▶ _Required action_
Set down again each entry exactly as it reads, pictures excluded.

▶ _Items listed in a dataset_
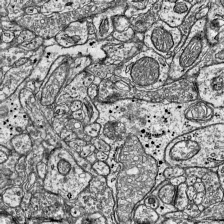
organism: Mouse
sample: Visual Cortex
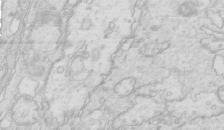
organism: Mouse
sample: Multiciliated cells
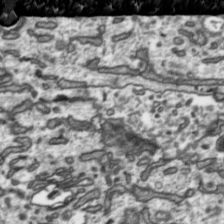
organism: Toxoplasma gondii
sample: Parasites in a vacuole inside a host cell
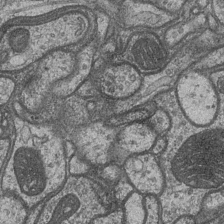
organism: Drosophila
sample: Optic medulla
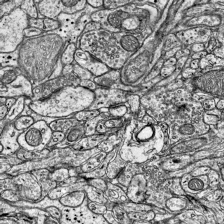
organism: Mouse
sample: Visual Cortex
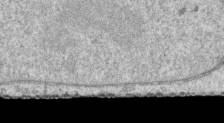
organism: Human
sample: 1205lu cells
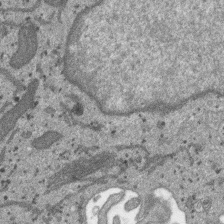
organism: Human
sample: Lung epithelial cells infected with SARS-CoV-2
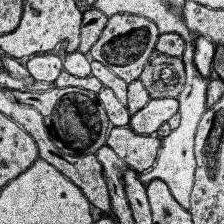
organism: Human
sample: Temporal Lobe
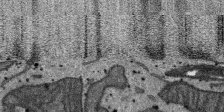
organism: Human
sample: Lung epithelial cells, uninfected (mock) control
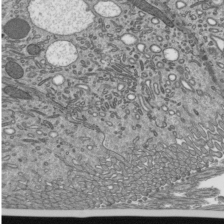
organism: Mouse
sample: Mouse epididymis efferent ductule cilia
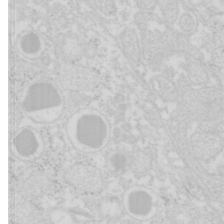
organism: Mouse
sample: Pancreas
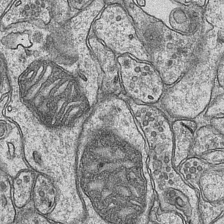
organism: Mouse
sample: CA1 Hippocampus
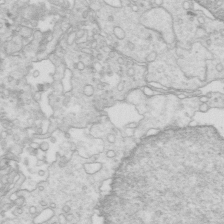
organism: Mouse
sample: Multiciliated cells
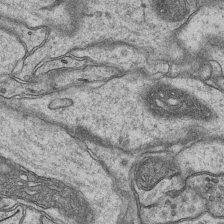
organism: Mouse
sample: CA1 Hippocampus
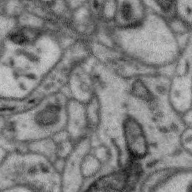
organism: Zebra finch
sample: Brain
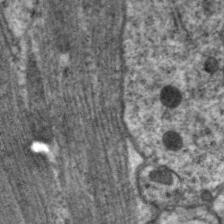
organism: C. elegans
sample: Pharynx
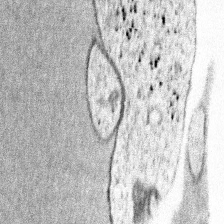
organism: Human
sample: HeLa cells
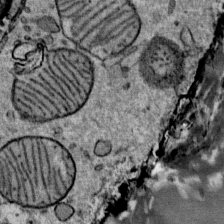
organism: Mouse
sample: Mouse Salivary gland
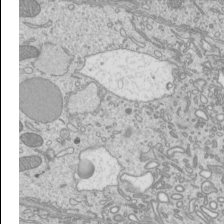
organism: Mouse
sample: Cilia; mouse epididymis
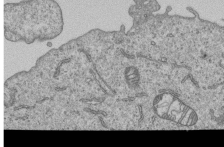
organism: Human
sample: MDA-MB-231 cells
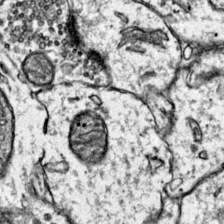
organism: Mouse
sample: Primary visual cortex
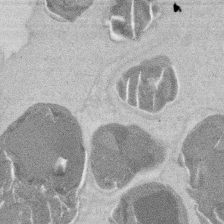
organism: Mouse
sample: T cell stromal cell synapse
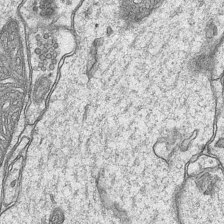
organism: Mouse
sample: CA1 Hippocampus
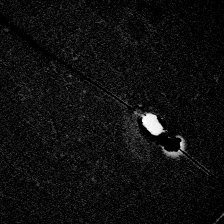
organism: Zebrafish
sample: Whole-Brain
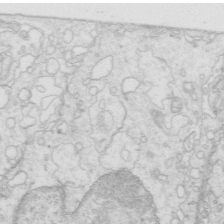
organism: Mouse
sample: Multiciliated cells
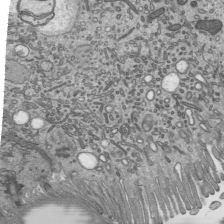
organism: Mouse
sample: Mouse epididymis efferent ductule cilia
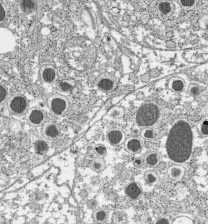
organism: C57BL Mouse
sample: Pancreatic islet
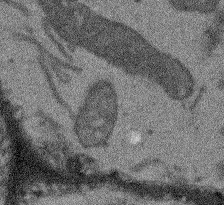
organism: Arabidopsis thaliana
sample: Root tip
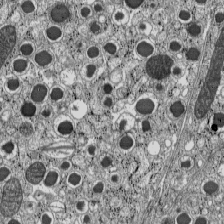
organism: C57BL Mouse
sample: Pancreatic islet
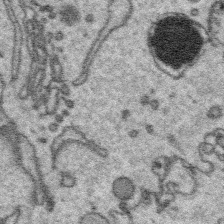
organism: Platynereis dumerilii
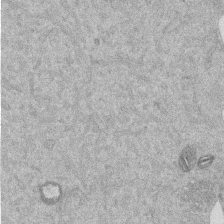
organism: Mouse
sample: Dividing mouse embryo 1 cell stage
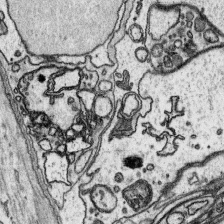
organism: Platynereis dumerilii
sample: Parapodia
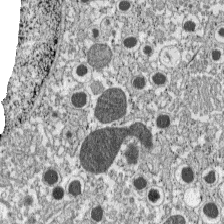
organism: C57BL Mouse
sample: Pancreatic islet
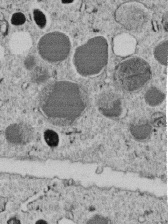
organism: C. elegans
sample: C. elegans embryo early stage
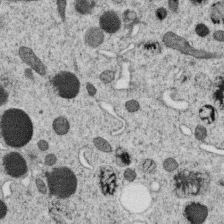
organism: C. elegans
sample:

▶ _Your response_
organism: Mouse
sample: Visual Cortex
organism: Mouse
sample: Multiciliated cells
organism: Toxoplasma gondii
sample: Parasites in a vacuole inside a host cell
organism: Drosophila
sample: Optic medulla
organism: Mouse
sample: Visual Cortex
organism: Human
sample: 1205lu cells
organism: Human
sample: Lung epithelial cells infected with SARS-CoV-2
organism: Human
sample: Temporal Lobe
organism: Human
sample: Lung epithelial cells, uninfected (mock) control
organism: Mouse
sample: Mouse epididymis efferent ductule cilia
organism: Mouse
sample: Pancreas
organism: Mouse
sample: CA1 Hippocampus
organism: Mouse
sample: Multiciliated cells
organism: Mouse
sample: CA1 Hippocampus
organism: Zebra finch
sample: Brain
organism: C. elegans
sample: Pharynx
organism: Human
sample: HeLa cells
organism: Mouse
sample: Mouse Salivary gland
organism: Mouse
sample: Cilia; mouse epididymis
organism: Human
sample: MDA-MB-231 cells
organism: Mouse
sample: Primary visual cortex
organism: Mouse
sample: T cell stromal cell synapse
organism: Mouse
sample: CA1 Hippocampus
organism: Zebrafish
sample: Whole-Brain
organism: Mouse
sample: Multiciliated cells
organism: Mouse
sample: Mouse epididymis efferent ductule cilia
organism: C57BL Mouse
sample: Pancreatic islet
organism: Arabidopsis thaliana
sample: Root tip
organism: C57BL Mouse
sample: Pancreatic islet
organism: Platynereis dumerilii
organism: Mouse
sample: Dividing mouse embryo 1 cell stage
organism: Platynereis dumerilii
sample: Parapodia
organism: C57BL Mouse
sample: Pancreatic islet
organism: C. elegans
sample: C. elegans embryo early stage
organism: C. elegans
sample:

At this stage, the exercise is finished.